Have a look at these 2 threads: <How Do I Work Out K/Mg/Ca in Tap Water? | UK Aquatic Plant Society> & <How Do I Work Out K/Mg/Ca in Tap Water? | UK Aquatic Plant Society>, JamesC is excellent, although the best explanation for the more chemically minded is probably still this one at "the Krib" <Water Hardness>
Their derivation is a bit strange, because you have to use CaO in the calculation, specifically,


> 1 dGH is defined as 10 milligrams (mg) of calcium oxide (CaO) per litre of water, which is equivalent to 0.17832 mmol per litre of elemental calcium and/or magnesium ions, since CaO has a molar mass of 56.0778 g/mol. In water testing, paper strips often measure hardness in parts per million (ppm), where one part per million is defined as one milligram of calcium carbonate (CaCO3) per litre of water. Consequently, 1 dGH corresponds to 17.848 ppm, since CaCO3 has a molar mass of 100.0875 g/mol.


 and


> One German degree of carbonate hardness (dKH) corresponds to the carbonate and bicarbonate ions found in a solution of approximately 17.848 milligrams of calcium carbonate (CaCO3) per litre of water (17.848 ppm).

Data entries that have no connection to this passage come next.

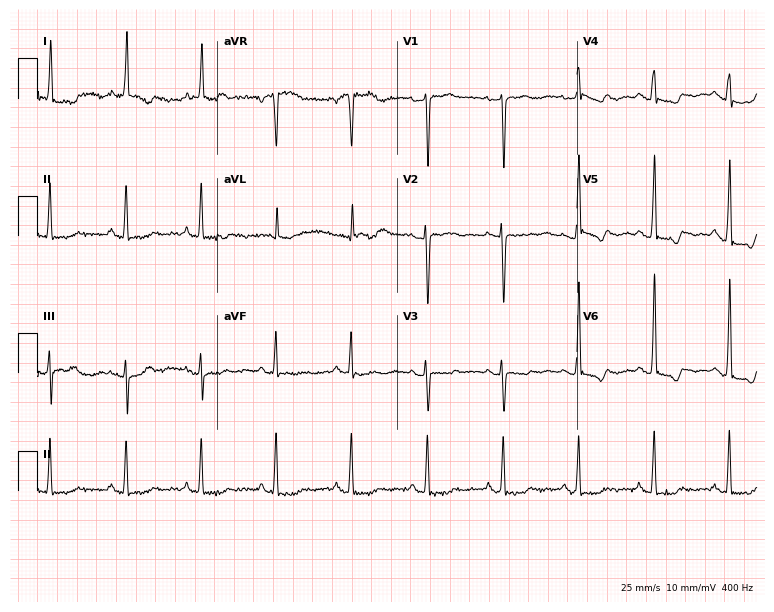
Resting 12-lead electrocardiogram (7.3-second recording at 400 Hz). Patient: a 66-year-old female. None of these six findings is recorded: first-degree AV block, right bundle branch block, left bundle branch block, sinus bradycardia, atrial fibrillation, sinus tachycardia. Other findings, if any, are not listed.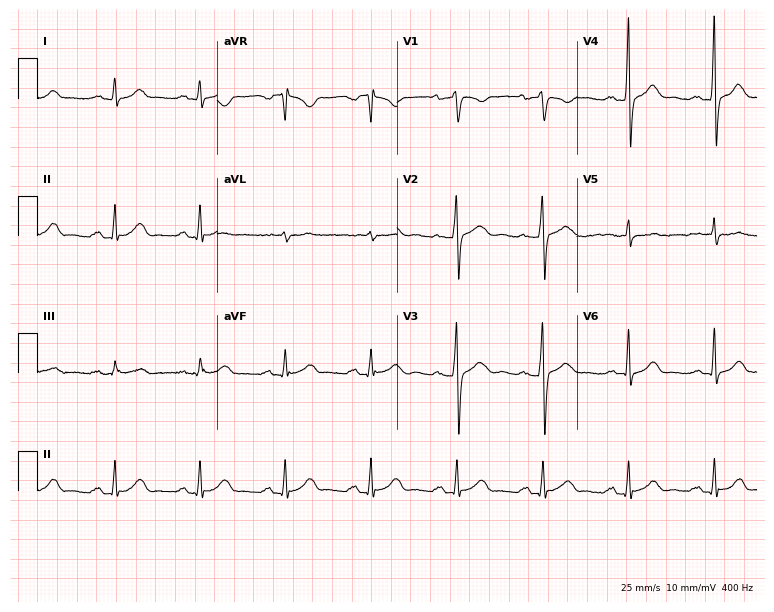
12-lead ECG from a male, 55 years old (7.3-second recording at 400 Hz). No first-degree AV block, right bundle branch block, left bundle branch block, sinus bradycardia, atrial fibrillation or sinus tachycardia recorded for this tracing. Only these six findings were labelled.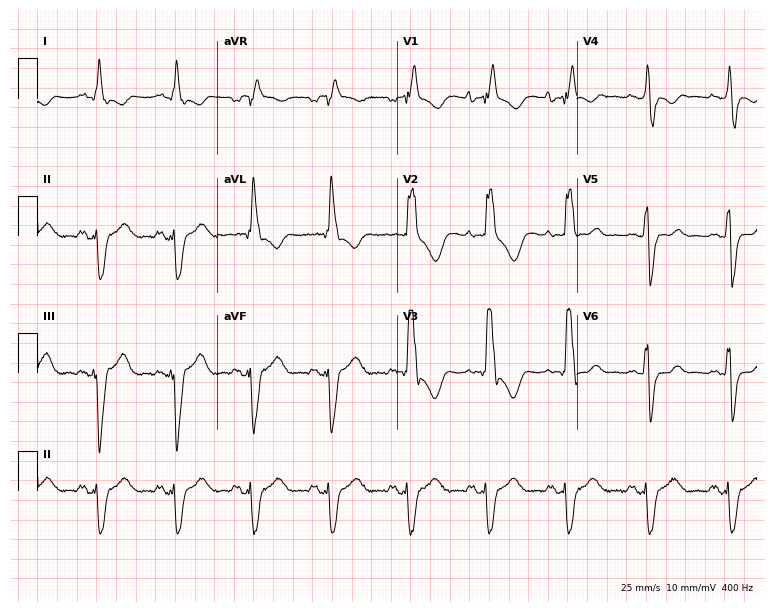
12-lead ECG from a 35-year-old man. Shows right bundle branch block (RBBB).

Both measurements (mg/L or KH) are usually expressed "as CaCO3" – meaning the concentration of carbonate expressed as if calcium carbonate were the sole source of carbonate ions. Bicarbonate ions only contribute half as much carbonate hardness as carbonate ions, so bicarbonates that are present in the water are converted to an equivalent concentration of carbonates when determining KH.


cheers Darrel


----------



## j4the96 (29 Jan 2013)

Thanks for the replies 

This is the information on the water company's website



Avg Hardness	Hardness	Classification			Degrees Clark	Degrees German
89					35.6			 moderately soft	6.23					4.98


Anyone any idea what my GH is ?

Thanks


----------



## j4the96 (29 Jan 2013)

Well that didn't copy and paste the way I thought it would.

It's basically saying 

Degrees Clark 6.23
Degrees German 4.98

Thanks again


----------



## ceg4048 (29 Jan 2013)

Hi,
   You need to stop worrying about this. You specifically stated in your OP that you measure the GH at 9. The water report is only a sampling of measurements taken at various location in your municipal zone. It does not provide measurements for every house on every block. So just carry on and forget about anything else. There are at least a half dozen ways to measure GH, just like there are plenty of ways to measure weight (grams or ounces) or distance (feet or meters). The test kits report in German degrees. It doesn't really matter if your measurements don't coincide with the report. Stop complicating your life.

Cheers,


----------



## j4the96 (29 Jan 2013)

Thanks for your reply. My problem is I don't know which EI starter kit to get from TNC. The soft water one or the hard water one. I also have CRS in my tank and don't really want to add any more magnesium but then again don't want my plants to suffer

Cheers


----------



## dw1305 (29 Jan 2013)

Hi all,


ceg4048 said:


> You need to stop worrying about this.


Ditto


j4the96 said:


> It's basically saying Degrees Clark 6.23 Degrees German 4.98


Same measurement, just different units. 1 dGH is approx 1.25 Clark <Hard water - Wikipedia, the free encyclopedia>, so ~5dGH and ~6.25 Clark.


j4the96 said:


> My problem is I don't know which EI starter kit to get from TNC. The soft water one or the hard water one. I also have CRS in my tank and don't really want to add any more magnesium but then again don't want my plants to suffer


If you live in the UK there is unlikely to be much magnesium (Mg) in your tap water. If you have RCS Red Cherry Shrimp, it won't bother them either way. If they are CRS Crystal Red Shrimp, I haven't kept them, but they would probably be better without EI. Have a look at "Ady34's" Nano thread: <Aquanano40 CRShrimp tank....little video | UK Aquatic Plant Society>

cheers Darel


----------